第59章 CHAPTER XIV. William Bent Pitman Hears of Somethin

'Don't say anything more about pianos,' said Morris, with a strong shudder; 'I'm not the man I used to be! This--this other man--let's come to him, if I can only manage to follow. Who is he? Where can I get hold of him?'

'Ah, that's the rub,' said Michael. 'He's been in possession of the desired article, let me see--since Wednesday, about four o'clock, and is now, I should imagine, on his way to the isles of Javan and Gadire.'

'Michael,' said Morris pleadingly, 'I am in a very weak state, and I beg your consideration for a kinsman. Say it slowly again, and be sure you are correct. When did he get it?'

Michael repeated his statement.

'Yes, that's the worst thing yet,' said Morris, drawing in his breath.

'What is?' asked the lawyer.

'Even the dates are sheer nonsense,' said the leather merchant.

'The bill was cashed on Tuesday. There's not a gleam of reason in the whole transaction.'

A young gentleman, who had passed the trio and suddenly started and turned back, at this moment laid a heavy hand on Michael's shoulder.

'Aha! so this is Mr Dickson?' said he.

The trump of judgement could scarce have rung with a more dreadful note in the ears of Pitman and the lawyer. To Morris this erroneous name seemed a legitimate enough continuation of the nightmare in which he had so long been wandering. And when Michael, with his brand-new bushy whiskers, broke from the grasp of the stranger and turned to run, and the weird little shaven creature in the low-necked shirt followed his example with a bird-like screech, and the stranger (finding the rest of his prey escape him) pounced with a rude grasp on Morris himself, that gentleman's frame of mind might be very nearly expressed in the colloquial phrase: 'I told you so!'

'I have one of the gang,' said Gideon Forsyth.

'I do not understand,' said Morris dully.

'O, I will make you understand,' returned Gideon grimly.

'You will be a good friend to me if you can make me understand anything,' cried Morris, with a sudden energy of conviction.

'I don't know you personally, do I?' continued Gideon, examining his unresisting prisoner. 'Never mind, I know your friends.
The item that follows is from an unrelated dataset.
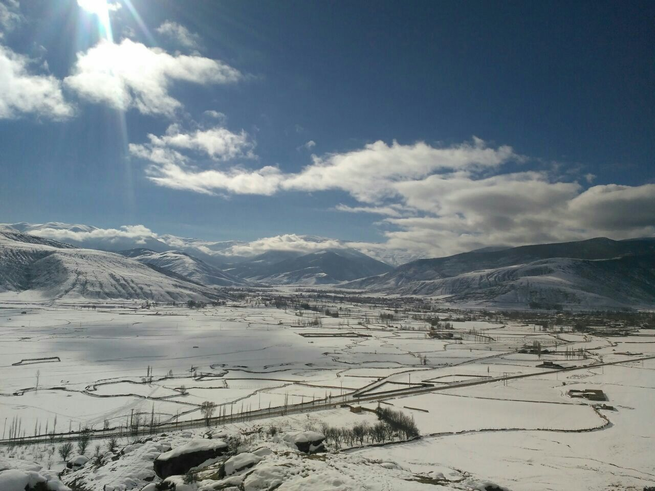 دورنمای شهر کجور
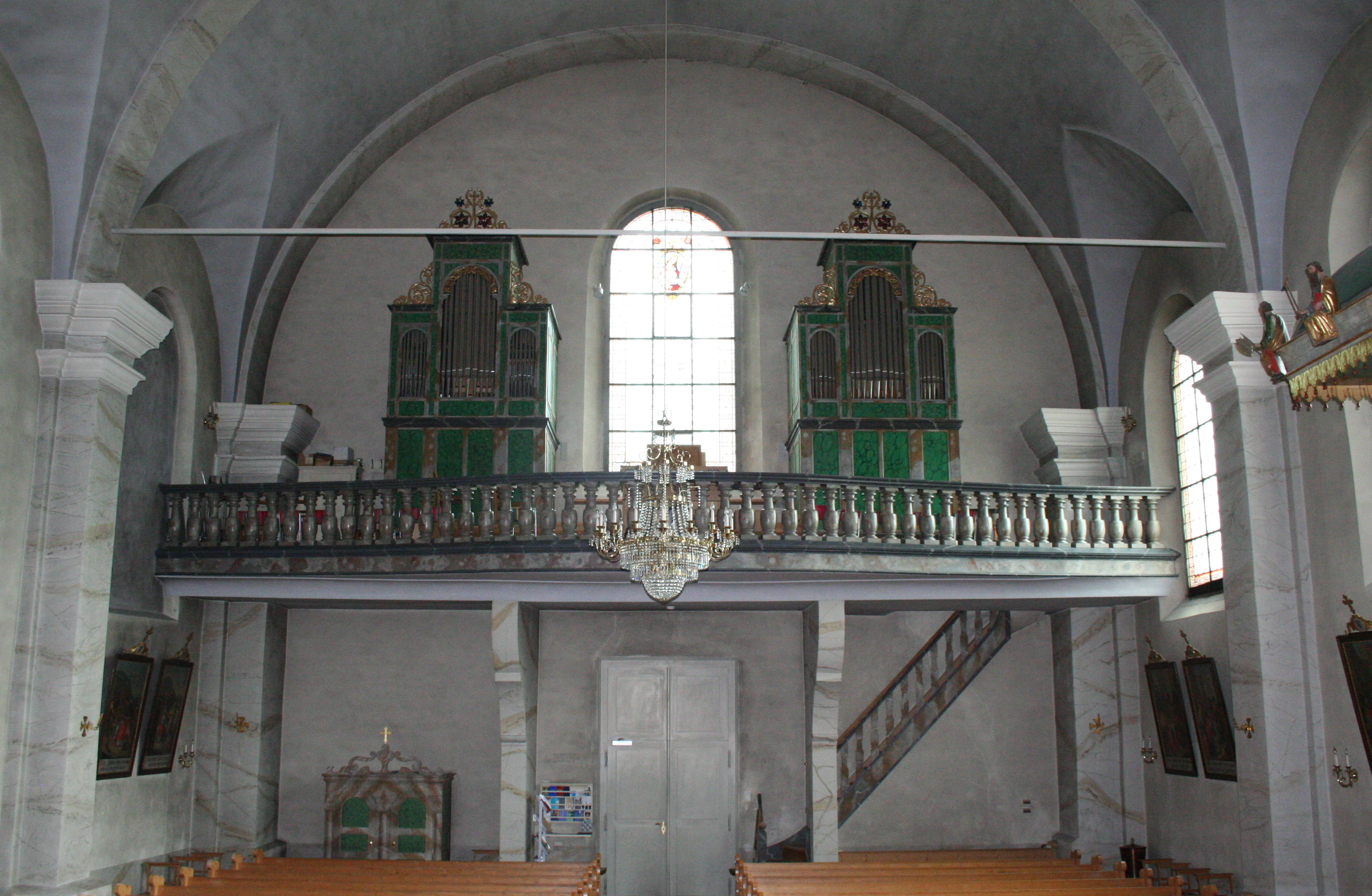 Antoniuskirche Lantsch/Lenz Empore

They are your friends, are they not?'

'I do not understand you,' said Morris.

'You had possibly something to do with a piano?' suggested Gideon.
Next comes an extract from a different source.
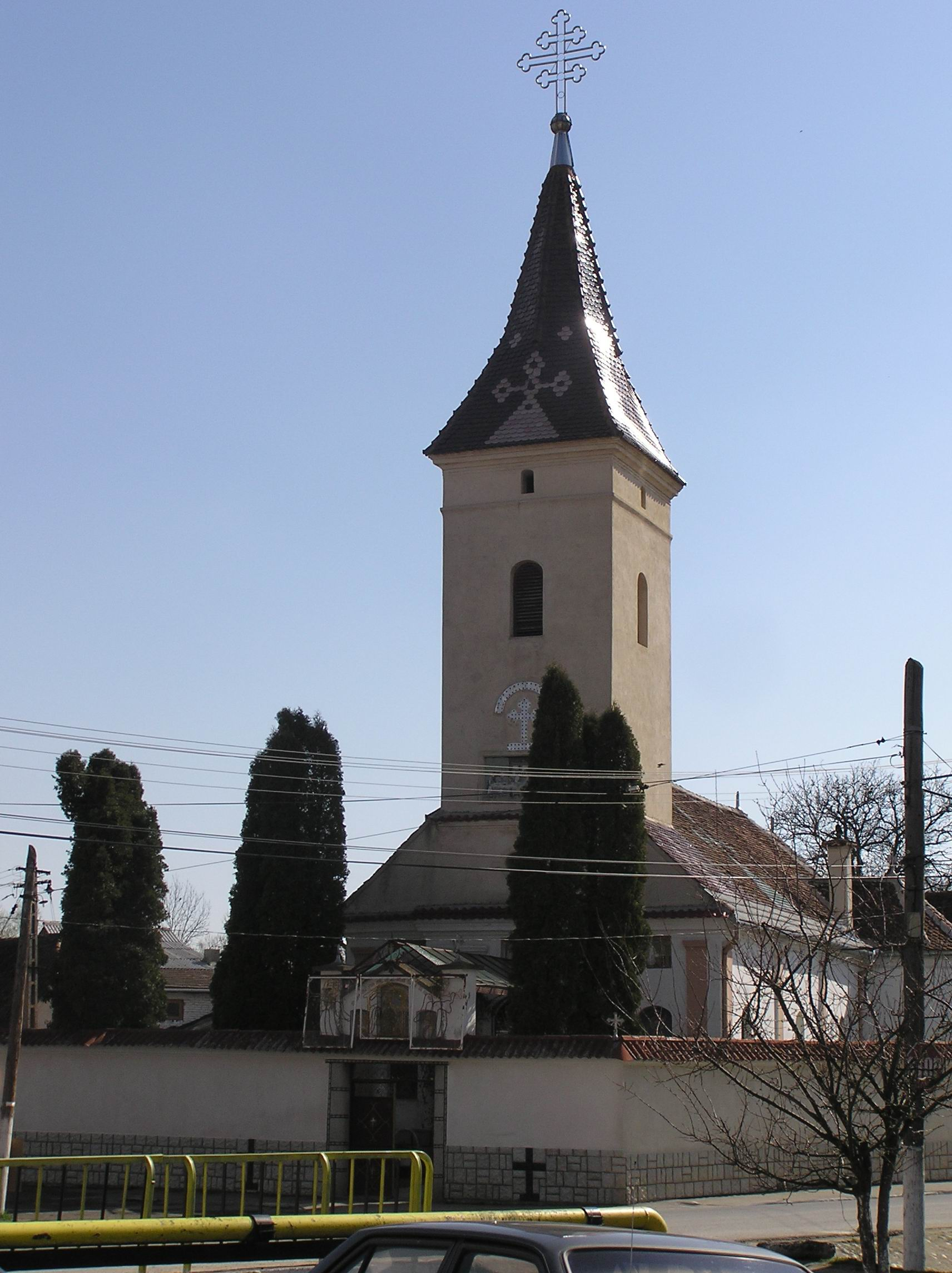 Orthodoxe Kirche der Gemeinde Vulcan (Wolkendorf), Burzenland, Siebenbürgen, Rumänien.
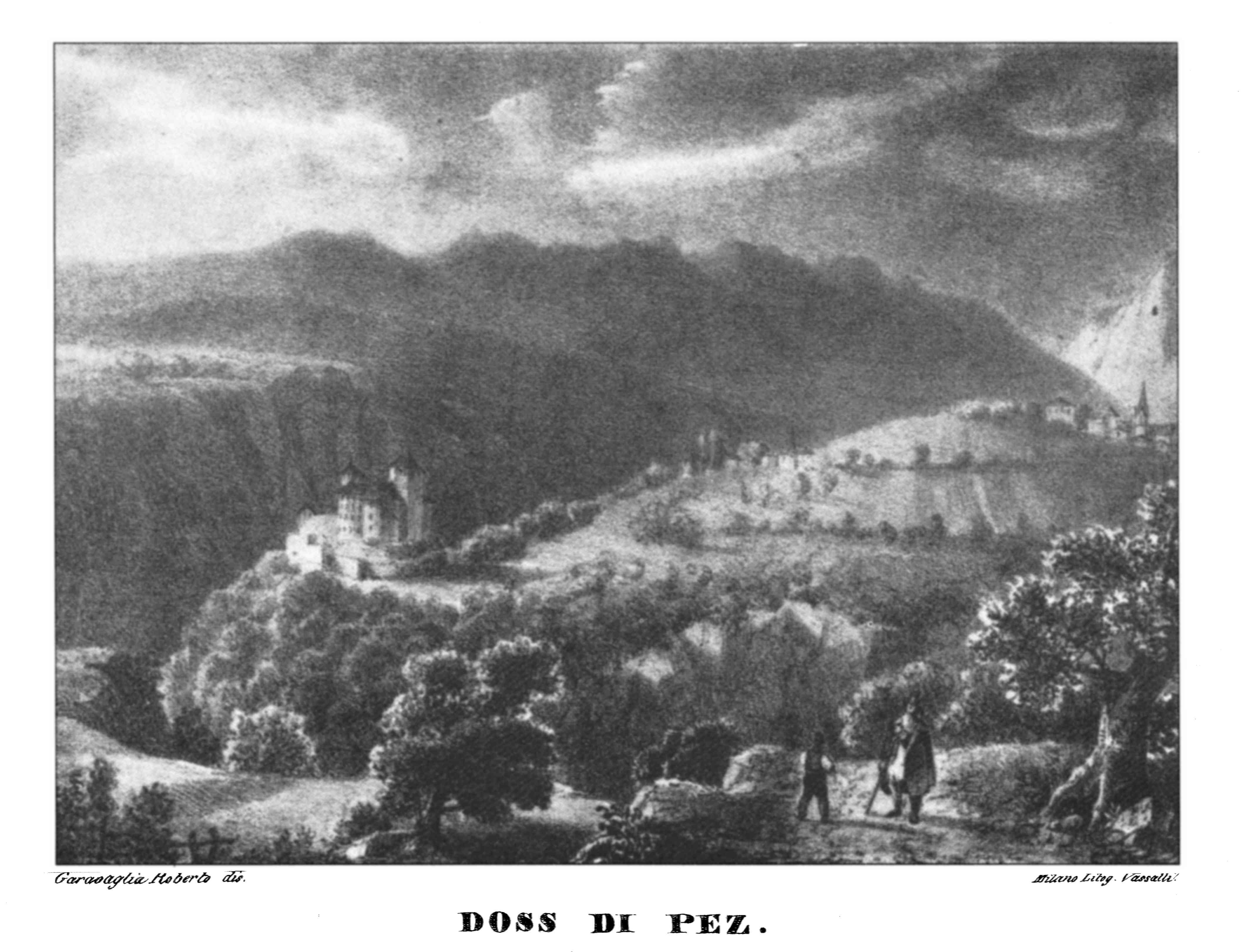 Doss di Pez a Cles circa 1829; da "La Naunia descritta al viaggiatore" di Gioseffo Pinamonti

'A piano!' cried Morris, convulsively clasping Gideon by the arm.

'Then you're the other man! Where is it? Where is the body? And did you cash the draft?'

'Where is the body? This is very strange,' mused Gideon. 'Do you want the body?'

'Want it?' cried Morris. 'My whole fortune depends upon it! I lost it. Where is it? Take me to it?

'O, you want it, do you? And the other man, Dickson--does he want it?' enquired Gideon.

'Who do you mean by Dickson? O, Michael Finsbury! Why, of course he does! He lost it too. If he had it, he'd have won the tontine tomorrow.'

'Michael Finsbury! Not the solicitor?' cried Gideon. 'Yes, the solicitor,' said Morris. 'But where is the body?'

'Then that is why he sent the brief! What is Mr Finsbury's private address?' asked Gideon.

'233 King's Road. What brief? Where are you going? Where is the body?' cried Morris, clinging to Gideon's arm.

'I have lost it myself,' returned Gideon, and ran out of the station.